## Work task
Copy every entry below verbatim, except for images.

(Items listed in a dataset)
"""
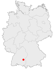 jen "historia" esperanto-vikipedia situobildo de la urbo Ehingen en Germanio, el majo 2006, kiam tiaj mapoj ankoraŭ fariĝis unuope {
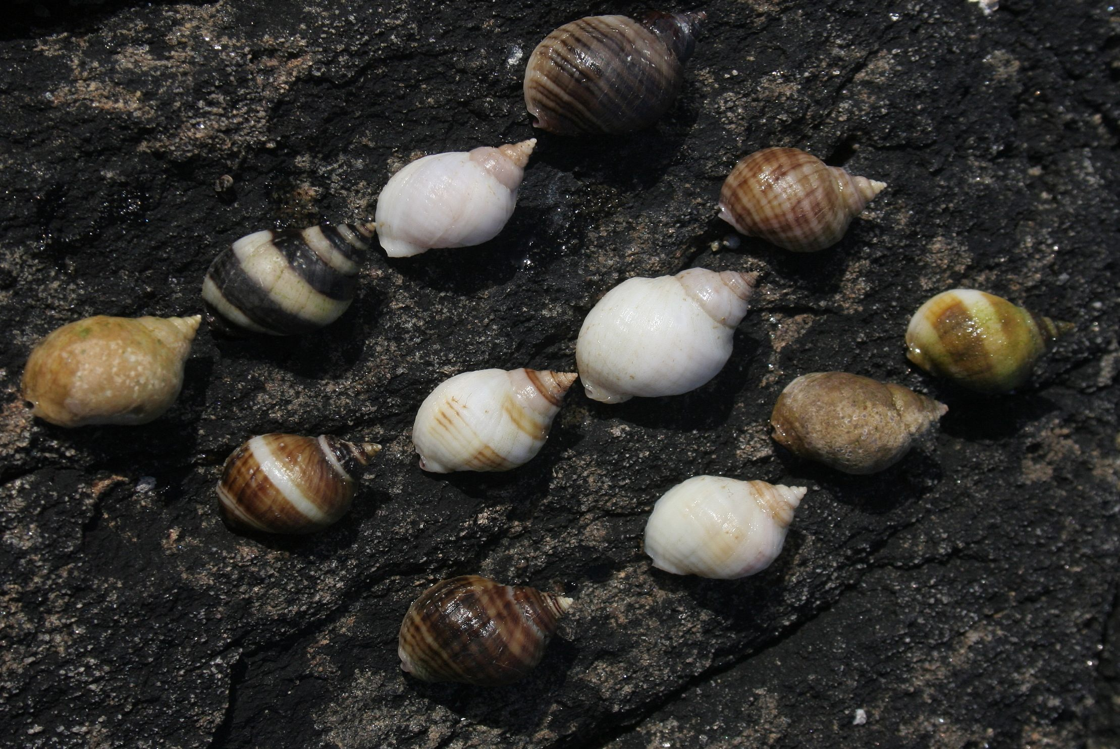 les véritables propriétaires (Nucella lapillus) reprennent possession de la rade après Brest 2008
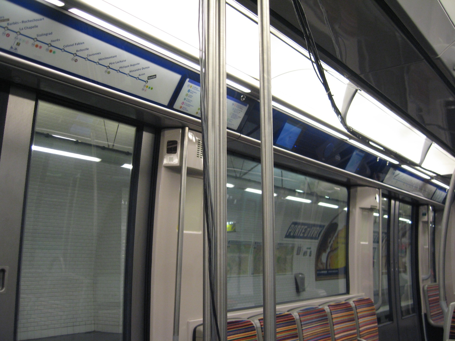 Journées du patrimoine RATP 16-17/09/2006. Systèmes ASVA et Dilidam sur le prototype du MF 2000. Plan clignotant, écrans LCD, caméra de surveillance.
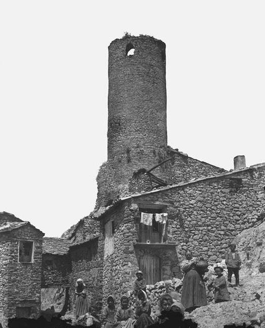 Imatge
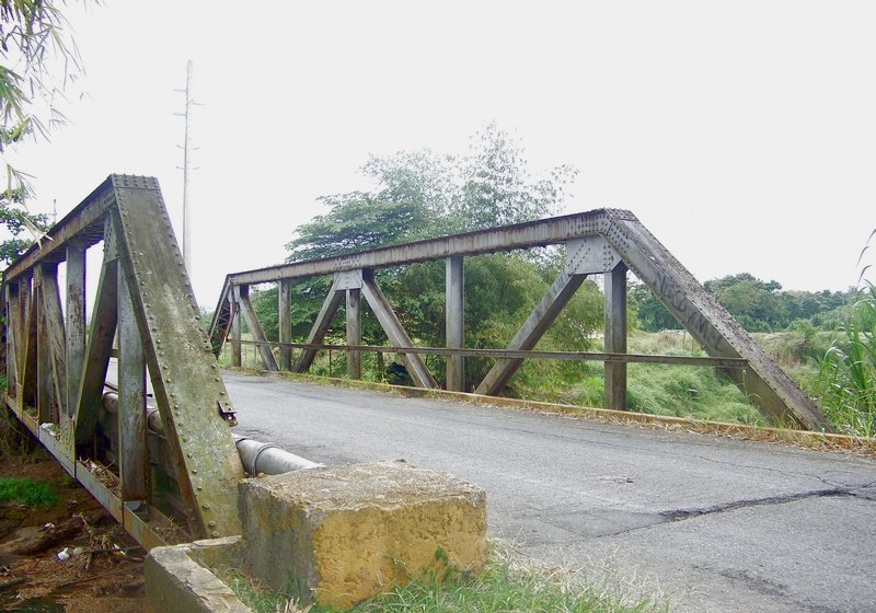 Pasa sobre el Río Culebrinas. Fue terminado en el año 1928 y tiene una longitud de 25.9 metros. Este tiene un armazón lateral de "Ws" con postes en acero; tablero de hormigón reforzado en el lado ferroviario. Está localizado en el kilómetro 0.5 de la carretera Núm. 418 del Sector Coloso de Aguada. Es único en cuanto a su tablero, el cual tuvo una doble función de carretera y ferrovía. La parte oeste del pavimento oculta las vías del ferrocarril privado que tuvo la Central Coloso. Información sobre Aguada en
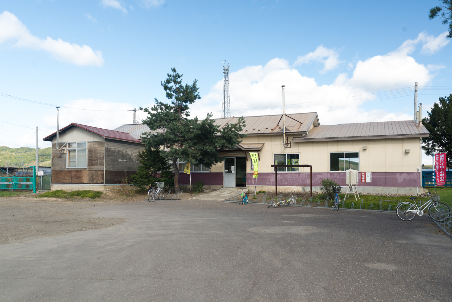 北海道旅客鉄道株式会社石北本線東相内駅駅舎
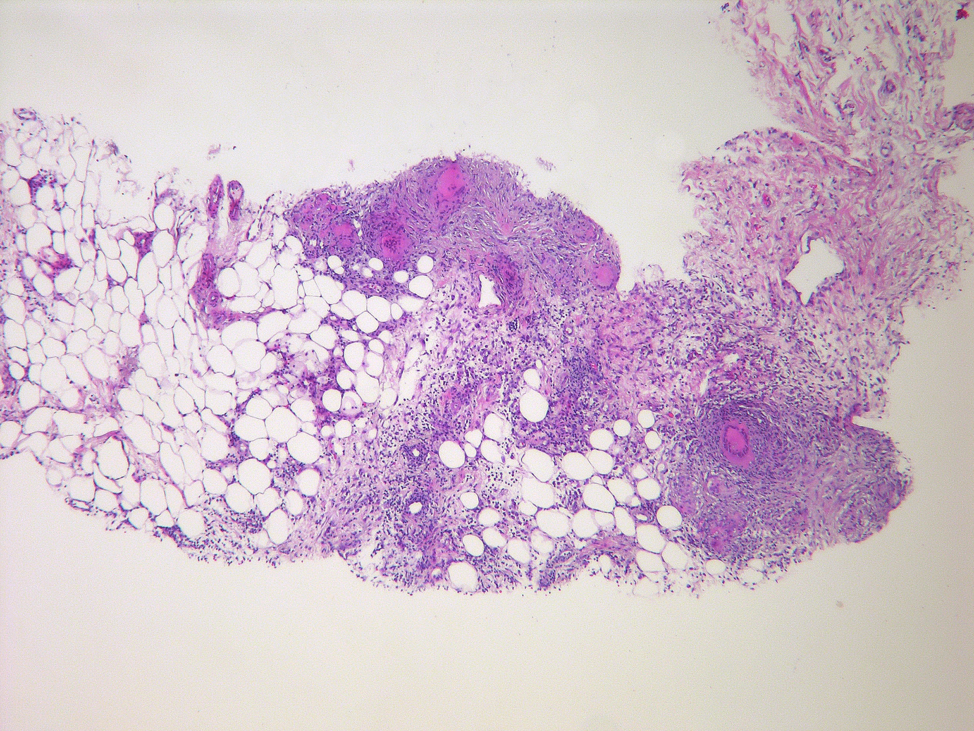 Tuberculous peritonitis
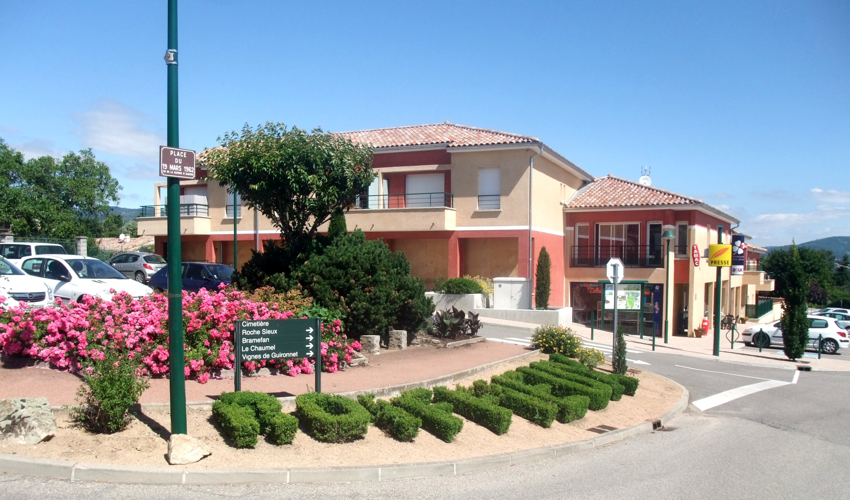 Roiffieux buis + magasins
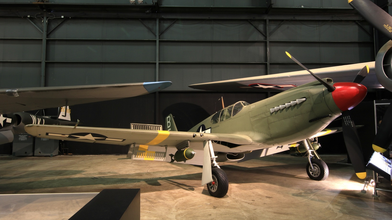 North American A-36A / National Museum of the U.S. Air Force / 2015年7月26日撮影
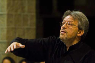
"""
## Task answer
 jen "historia" esperanto-vikipedia situobildo de la urbo Ehingen en Germanio, el majo 2006, kiam tiaj mapoj ankoraŭ fariĝis unuope {
 les véritables propriétaires (Nucella lapillus) reprennent possession de la rade après Brest 2008
 Journées du patrimoine RATP 16-17/09/2006. Systèmes ASVA et Dilidam sur le prototype du MF 2000. Plan clignotant, écrans LCD, caméra de surveillance.
 Imatge
 Pasa sobre el Río Culebrinas. Fue terminado en el año 1928 y tiene una longitud de 25.9 metros. Este tiene un armazón lateral de "Ws" con postes en acero; tablero de hormigón reforzado en el lado ferroviario. Está localizado en el kilómetro 0.5 de la carretera Núm. 418 del Sector Coloso de Aguada. Es único en cuanto a su tablero, el cual tuvo una doble función de carretera y ferrovía. La parte oeste del pavimento oculta las vías del ferrocarril privado que tuvo la Central Coloso. Información sobre Aguada en
 北海道旅客鉄道株式会社石北本線東相内駅駅舎
 Tuberculous peritonitis
 Roiffieux buis + magasins
 North American A-36A / National Museum of the U.S. Air Force / 2015年7月26日撮影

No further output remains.